White House residency also opened up the world to Robinson, who had been a widow for nearly 20 years when she moved to a room on the third floor of the White House, one floor above the first family. She had never traveled outside the U.S. until she moved to Washington.

Her first flight out of the country was aboard Air Force One in 2009, when the Obamas visited France. She joined the Obamas on a trip to Russia, Italy and Ghana later that year, during which she got to meet Pope Benedict, tour Rome’s ancient Colosseum and view a former slave-holding compound on the African coast. She also accompanied her daughter and granddaughters on two overseas trips without the president: to South Africa and Botswana in 2011, and China in 2014.

Craig Robinson wrote in the memoir that he and his parents doubted whether his sister’s relationship with Barack Obama would last, though Fraser Robinson III and his wife thought the young lawyer was a worthy suitor for their daughter, also a lawyer. Without explanation, Craig Robinson said his mother gave the relationship six months.

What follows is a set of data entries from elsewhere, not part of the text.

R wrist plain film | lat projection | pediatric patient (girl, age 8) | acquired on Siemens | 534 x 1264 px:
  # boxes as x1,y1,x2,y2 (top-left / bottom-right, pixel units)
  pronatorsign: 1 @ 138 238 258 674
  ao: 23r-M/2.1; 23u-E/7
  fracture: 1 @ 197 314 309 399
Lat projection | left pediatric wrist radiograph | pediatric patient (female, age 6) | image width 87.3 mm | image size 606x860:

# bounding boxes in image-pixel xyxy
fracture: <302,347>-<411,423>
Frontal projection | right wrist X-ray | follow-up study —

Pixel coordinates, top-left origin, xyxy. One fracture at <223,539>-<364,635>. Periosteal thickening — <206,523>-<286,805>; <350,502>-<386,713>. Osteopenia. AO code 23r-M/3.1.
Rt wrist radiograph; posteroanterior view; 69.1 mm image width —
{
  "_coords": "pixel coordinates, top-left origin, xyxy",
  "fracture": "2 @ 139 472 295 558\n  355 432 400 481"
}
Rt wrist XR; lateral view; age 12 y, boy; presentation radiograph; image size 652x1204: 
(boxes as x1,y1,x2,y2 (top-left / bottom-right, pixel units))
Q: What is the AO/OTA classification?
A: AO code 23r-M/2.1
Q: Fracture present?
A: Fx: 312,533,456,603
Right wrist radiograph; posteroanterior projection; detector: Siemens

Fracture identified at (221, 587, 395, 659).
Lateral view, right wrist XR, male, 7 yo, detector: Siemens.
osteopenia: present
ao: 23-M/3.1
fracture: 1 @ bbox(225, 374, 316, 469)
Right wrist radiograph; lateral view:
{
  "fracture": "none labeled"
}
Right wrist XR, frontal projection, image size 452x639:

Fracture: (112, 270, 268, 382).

Barack and Michelle Obama were married on October 3, 1992.

One of seven children, Marian Lois Shields Robinson was born in Chicago on July 30, 1937. She attended two years of teaching college, married in 1960 and, as a stay-at-home mom, stressed the importance of education to her children. Both were educated at Ivy League schools, each with a bachelor’s degree from Princeton. Michelle Obama also has a law degree from Harvard.

Fraser Robinson was a pump operator for the Chicago Water Department who had multiple sclerosis. He died in 1991.